Now, consider the "free expansion" of an ideal gas from $V_0$ to $2V_0$. Imagine that we have a rigid, thermally insulated container , the system, with a total volume $2V_0$. Initially, there is a flimsy partition separating the two sides of the container in half, and all the gas occupies one half with a volume of $V_0$ and temperature $T_0$:

A remote controlled dart (of vanishingly small volume) from the vacuum side is launched, puncturing the partition, and the gas explodes out, eventually filling the whole volume, $2V_0$.

Did this system give off or absorb heat from its surroundings?
No because the walls of the container are insulated, allowing no heat to flow either in or out of the system. $\Delta Q = 0$.
Did this system perform work on its surroundings or have work performed on it?
No because the walls of the system are rigid meaning $dV=0$, and since $\Delta W=\int P\,dV$, it's not possible that any work was done by the surroundings or by the system. $\Delta W = 0$.
Using the first law, calculate the change to the gas' internal energy, and therefore, calculate the final temperature of the system?
According to the first law, $\Delta U=\Delta Q - \Delta W$. But we just argued above that $\Delta Q=0$ and $\Delta W=0$. And $\Rightarrow\Delta U=0$. Since this is an ideal gas, and the internal energy only depends on temperature, $\Delta U=0\ \Rightarrow \Delta T = 0$ So, the final temperature is $T_0$, and the final volume of the gas is $2V_0$.

And now, a calculation of the entropy change, if possible.

Which process is reversible?

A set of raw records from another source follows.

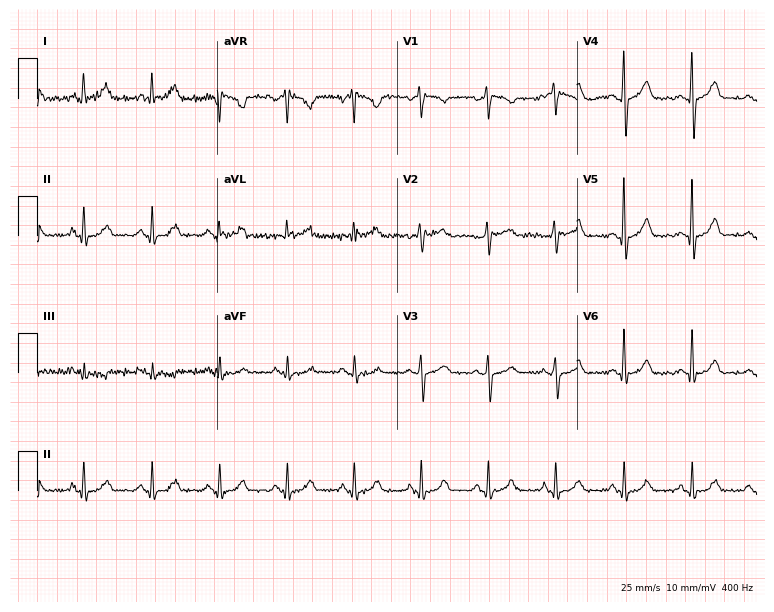
ECG (7.3-second recording at 400 Hz) — a 53-year-old man. Screened for six findings — first-degree AV block, right bundle branch block, left bundle branch block, sinus bradycardia, atrial fibrillation, sinus tachycardia — none is recorded. Other findings, if any, are not listed.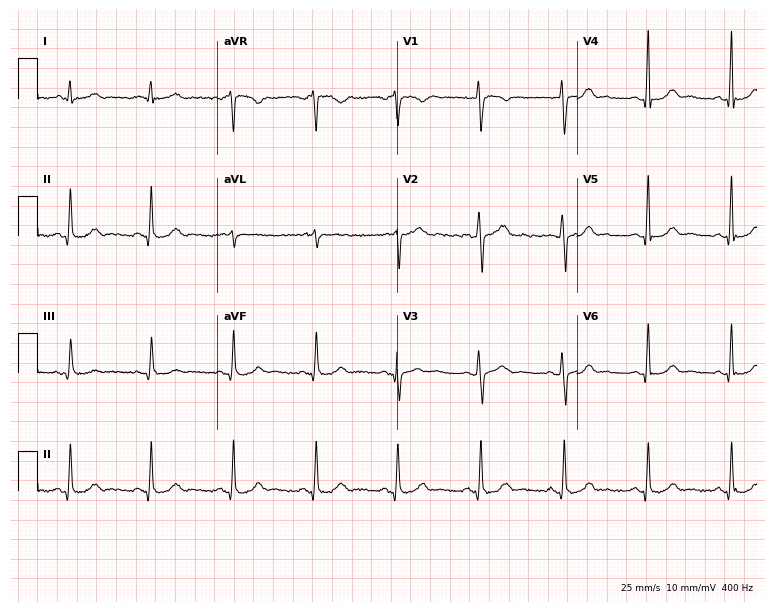
ECG — a male patient, 48 years old. Labelled as a normal ECG.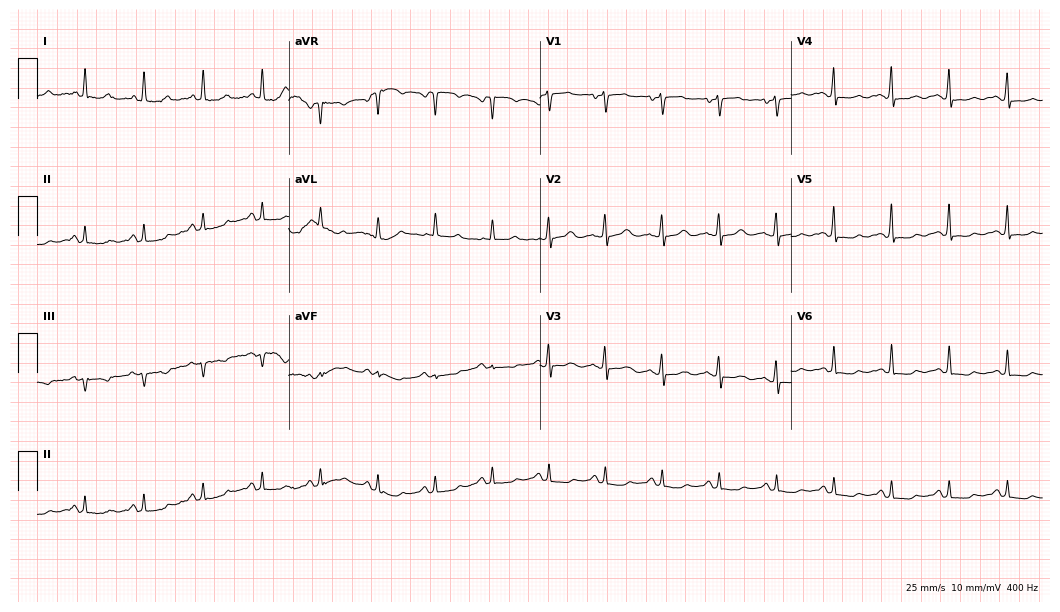
ECG — a 69-year-old female patient. Findings include sinus tachycardia (a sinus rate of 100 beats per minute or more).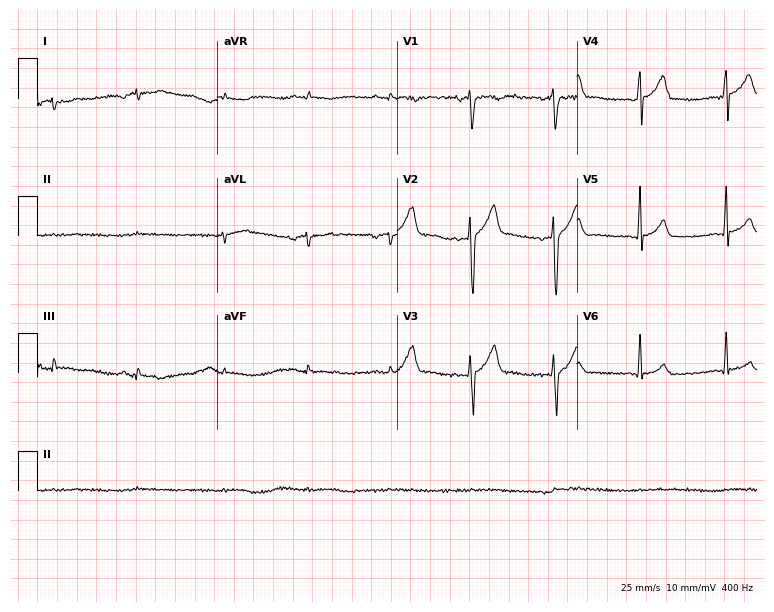
ECG — a 31-year-old male. Screened for six findings — first-degree AV block, right bundle branch block (RBBB), left bundle branch block (LBBB), sinus bradycardia, atrial fibrillation (AF), sinus tachycardia — none is recorded. Findings outside these six are not listed.

Which one irreversible?
The isothermal expansion is reversible. Running the "movie" of the free expansion backwards would mean that all the gas molecules in the right half of the $2V_0$ container would simultaneously approach the left side through a hole in the partition. _Unlikely_ So the free expansion is irreversible.
If you can, calculate the change in entropy using the reversible process.
For a reversible process, we can find the change in entropy by integrating an expression involving the reversible heat flow, $dQ_r$. This is a reversible process, so... $$\begineq \Delta S&=\int\frac{dQ_r}{T}\\ &=\frac1T\int dQ_r\\ &=\frac{\Delta Q_r}{T} \endeq $$ The second line is possible, because we are considering a reversible isothermal process. Plugging in our numbers for 1 kiloMole of an ideal gas at 300 K:
$\Delta S$ $ =1.73 \times 10^6\text{ Joules }/300\text{ K}=$ 5,767 Joules/K.
Is it possible to know the change in entropy of the irreversible process?
Yes! Since $dS$ is an exact differential, the integral of $\Delta S=\int dS$ is path independent. The initial conditions $V_0,T_0$, and the final conditions $2V_0,T_0$ were the same for both the reversible isothermal expansion, and for the irreversible free expansion of the gas. So the change in entropy for the free expansion is the same, +5,767 Joules/K, as the isothermal expansion.

Spakovsky's lecture notes have a thorough discussion of these two expansions. He points out that the net change of entropy of the universe (system + surroundings) is zero for the isothermal expansion, but positive for the free expansion.